Размеренным голосом эти слова говорил, обращаясь к Ирине Сергеевне, зашедший в усадьбу странник, еще не старый, но полуседой человек, с горящими черными глазами и косвенным шрамом поперек высокого лба. Зачем и почему он попал в усадьбу Большие Липы? Да ни за чем и вовсе без причины. Потому что странник. А на Святой всякому приходящему рады. Ненила накормила его, напоила жиденьким чаем вприкуску. И теперь он сидел в людской и чувствовал большое желание говорить. Ненила позвала барыню послушать, как по-особенному говорит странный человек. Маленький Игорь был тут же, он держался левой ручонкой за платье Ненилы, прижимаясь к ней, и во все глаза смотрел на странника, чем-то совсем захватившего его любопытство.

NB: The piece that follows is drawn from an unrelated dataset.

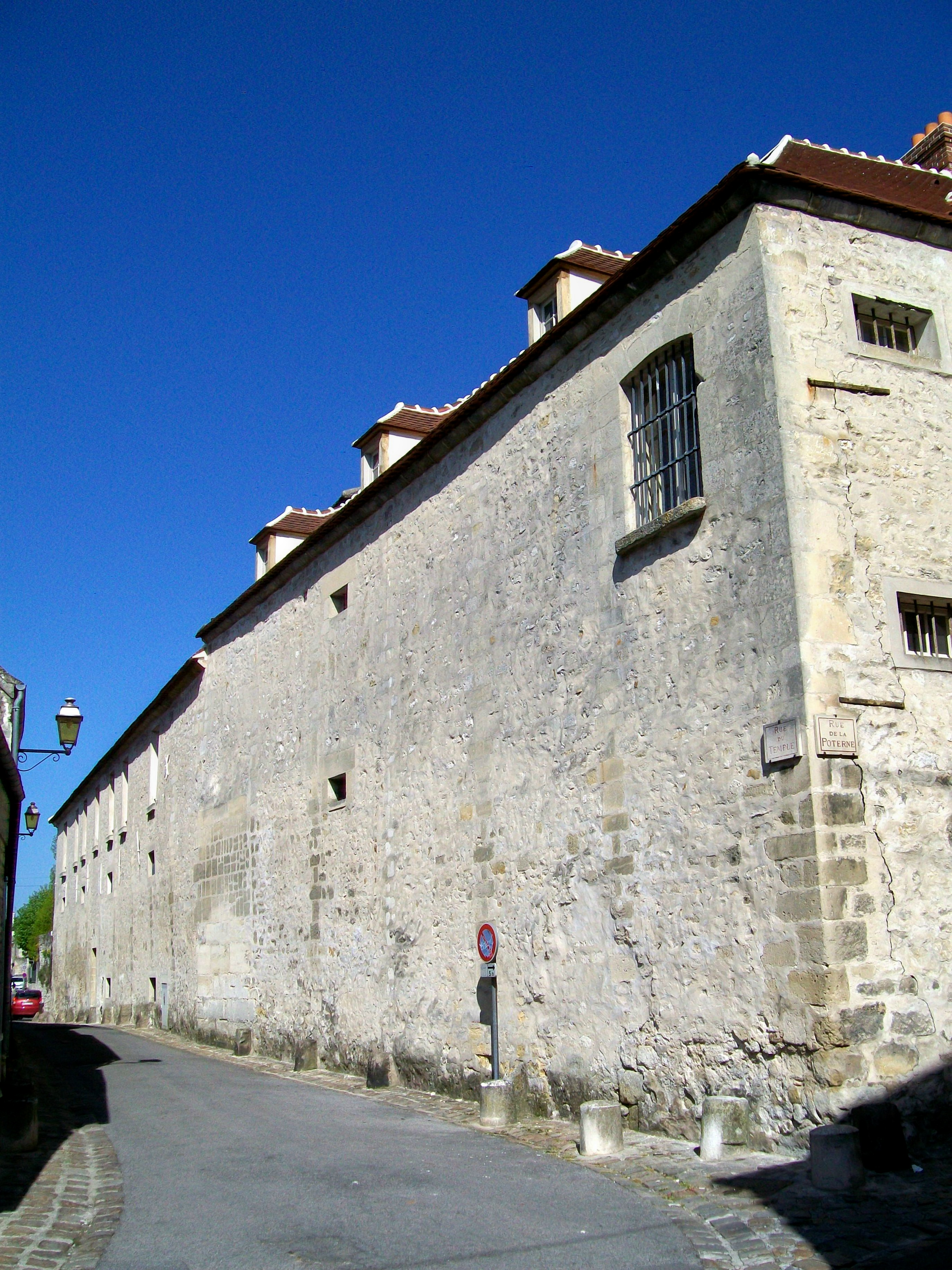 Le bâtiment de « la Force » de 1752 le long de la rue Temple, depuis le carrefour avec la rue de la Poterne.

— Вы куда и откуда идете, добрый человек? — спросила Ирина Сергеевна.
— Иду я, государыня моя, возвращаючись в свой приют, в пустынь свою, в Костромские леса дремучие, а путь мой теперь из самой Святой Земли. Удостоил меня Господь, побывал я в месте страдания Господня и Его воскресения на спасение всему миру. Да вот мир-то во зле лежит, государыня моя, и слушает, а не слышит, и смотрит, а не видит, и только неправде своей поклоняется, о неправде своей тысячелетней все попечения его, а неправда уж подсечена в корне своем, уж несчетные души на волю отпущены соизволением Господним, а в той их воле та же встречает их неправда. Переменили одежду на болящем, а врачевания не дали, а говорят: «Иди, здоров ты». А куда же он пойдет так без врачевания, без посоха непреломляющегося, без светильника в ночи. В каждую дверь постучи. «Где любовь заповеданная?» — «Какой тебе любови?» — спросят вопрошающего, не отмыкая двери, и не ответ он встретит, а утеснение. Меняет змея шкуру, старую сбросит, валяется она пустая и сухая, пока ветер не унесет ее или черви не изъедят. А змея в новой коже своей новая ли стала? Не те же ли у нее змеиные ухватки, ползать да притаиться, подстеречь да прыгнуть, укусить да ужалить, сделать злое и в нору змеиную уползти.